1-The business authorization to proceed is received.
3-Business requirements are gathered and represented in a logical data model, which will completely
represent the business data requirements and will be non-redundant.
5-The logical model is transformed into a first-cut physical model by applying several simple modifications,
such as splitting a large table or combining entities in a 1:1 relationship.
7-The logical model is then transformed into a second-cut physical model by iteratively applying three levels
of optimizations or compromises. The outcome from this is a physical database design.
b. Apply safe compromises to the model, such as splitting a table or combining two tables.
d. Apply aggressive compromises to the model, such as adding redundant data.
e. Apply technical optimizations to the model, such as indices, referential integrity or partitioning.
9- The physical database design is then converted to a physical structure by generating or writing the DDL
and installing the database.
11- Steps 4 and 5 are iteratively performed so that the database can be tested before going into production.
Sometime aggressive compromises are done so that the effect of them can be properly tested. Aggressive
compromising is an iterative process. If views are used up-front, it may even be transparent to the
application teams and business users.

Analysis Phase - Develop a Logical Data Model
This step is obviously the crucial starting point. There is no substitute for business knowledge. Any
team that does not know the business has no business building the logical data model. The key
characteristics of this model are that it:
• Must declare the grain.
• Should be atomic to the appropriate level.
• Should fully satisfy user requirements.
• Should be non-redundant.
• Should be independent of technology, implementation and organizational constraints.
• Should also contain any external data that is essential to the business.

Information Gathering
The most critical task in the development of the data model is requirements
gathering. There are three general ways to approach model expansion:
• Top-down,
• Inside-out and
• Bottom-up.
• Top-down expansion essentially starts with a high level model to represent the breadth of
data in the DW. This model is rough cut and coarse but represents the major subject areas of
data that the DW must support. Top-down expansion starts 3with this rough-cut model and
progressively enlarges it by adding data elements to it.
• Inside out expansion starts with an initial high level model, which expands by adding details.
For example, we can start with Customer and a few attributes, and eventually populate it
with many attributes.
• Bottom-up expansion proceeds by collection of views or use cases. The data from these is
incorporated into the model. A typical view could be as simple as a query. A typical query
could be "How much volume did we sell last month (and this year to date) versus a year ago
last month (and last year to date).“

Information Gathering
There are several vehicles to use for information gathering:
• user interviews,
• facilitated sessions,
• examination of current data and queries and
• direct observation.
Scenarios
Queries and reports can be used to verify that the database will support them. From these it is best to
identify a set of key user scenarios that can be used to pass against the model. A scenario is a sequence of
activities that respond to a major business event. A scenario is actually a test case -- but a business test
case. It consists of two parts: the definition of the business case and a script of values. The purpose of
scenarios is to test the correctness and completeness of the model. A major business event is something of
importance that happens to the business. Usually, but not always, the event is something that is initiated
by some agent who is outside of the business area. A scenario should be defined for each major business
event. Some people call scenarios Use Case

How to Use Scenarios
• The simplest way to use scenarios is to manually walk them through the model. It is
easiest to do in a facilitated session. The facilitator takes the model and the scenario.
Each activity, data element and sample value in a scenario are compared to the model
to ensure that the model is complete and correct. One wants to ensure the data is
there and that the model will allow one to navigate properly. Usually, the first 3 or 4
scenarios disrupt the model. This trauma is essential for the health of the model.
• Using scenarios and queries with actual sample values validates the data model,
ensures that the model satisfies the user needs, guarantees model completeness and
simplifies database changes.
• It is important to collect whatever volumetric information you can. Volumetric
information includes the number of occurrences of data, the frequency of query
execution, the ratio between tables, and such things.

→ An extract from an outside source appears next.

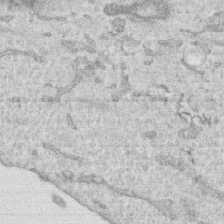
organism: Human
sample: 1205lu cells

These factors substantially
influence the physical design and should be a part of the process for gathering
business requirements.

Finalization of the Logical Model
• Two important additions need to be made to the logical model before it is
complete:
• Completion of definitions of all entities and attributes. In a data warehouse
environment, this is especially critical. Users will need to understand the data in
order to use it. Do not underestimate the magnitude of this task. Do yourself a
favor and compile the definitions as the model grows.
• Addition of domain information. A domain is the set of physical characteristics
that one or more columns can have in common, such as length and data type.
• In the next step, do not neglect to forward engineer the definitions to the physical
model.

Design Phase - First Cut Physical Model
Before doing extensive usage analysis, it is possible and even advisable to construct a first-cut
physical model. This can be done quickly by applying the following modifications to the data
model. These seven steps represent what is considered the first cut physical model:
• Ensure physical columns characteristics
Use domains or assign data type, length, null ability, optionality, etc.
• Ensure proper physical database object names are used
Follow standard (enforced by CASE tool) for physical names.
• Add necessary constraints and business rules
Take example of an Order Item that must belong to Order and that an Order must have Order Item. The first
is enforced by referential integrity (RI); the second requires a trigger or stored procedure
• Resolve implementation of subtypes
Decide how the entire hierarchy will be implemented.
• Perform any obvious denormalization or other safe compromises
Safe compromises are those trade-offs that do not compromise the integrity and non-redundancy of the data,
e.g., splitting or partitioning a table based on usage. To store mailing address both in both Customer and in
Customer Address table is an example.
• Adjust keys
Ensure keys truly provide uniqueness and stability (even considering anomalies over time, such as Order
Numbers getting reused). Add surrogate keys as justified.
• Add indexes on primary keys, major foreign keys only
Introduce indexing sparingly at first to determine raw capabilities of the design.
• Add any production objects
• Example of these are transient tables, processing tables/columns (e.g. batch control tables).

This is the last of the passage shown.